Brief
What you return should be the complete listing, unchanged, with no pictures in it.

+++ Recorded data +++

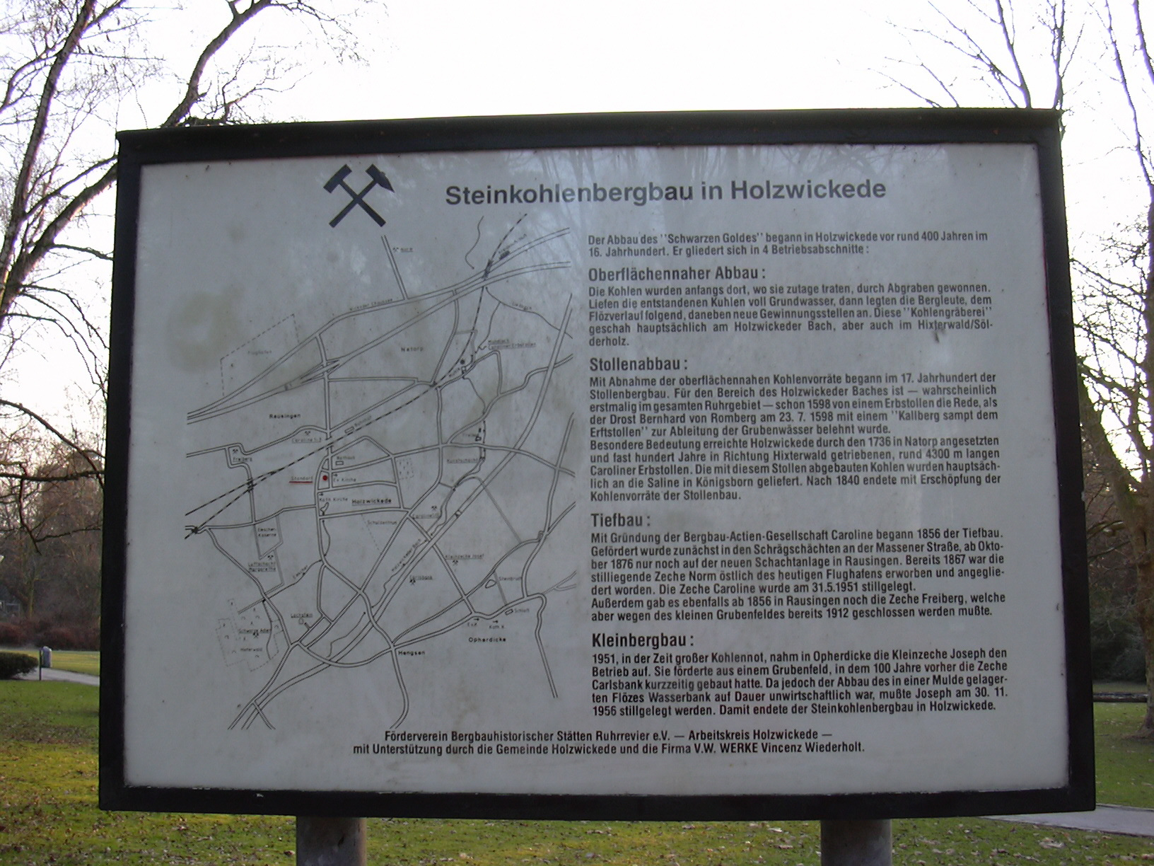 Infotafel des Bergbaurundwegs Holzwickede, Steinkohlenbergbau in Holzwickede (Station 1, Übersichtstafel)
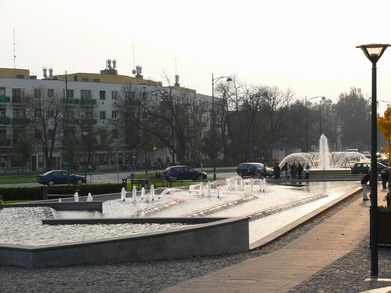 Gyulai szökőkút
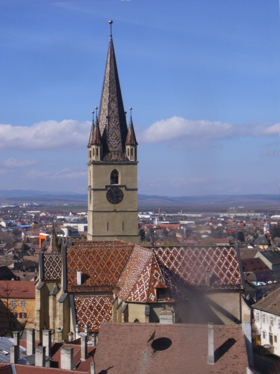 Evangelische Stadtpfarrkirche von Sibiu-Hermannstadt, vom Ratsturm aus gesehen.
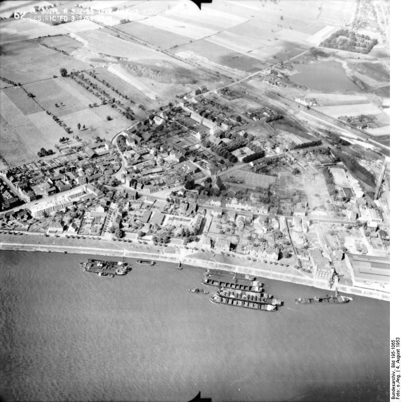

+++

Result
 Infotafel des Bergbaurundwegs Holzwickede, Steinkohlenbergbau in Holzwickede (Station 1, Übersichtstafel)
 Gyulai szökőkút
 Evangelische Stadtpfarrkirche von Sibiu-Hermannstadt, vom Ratsturm aus gesehen.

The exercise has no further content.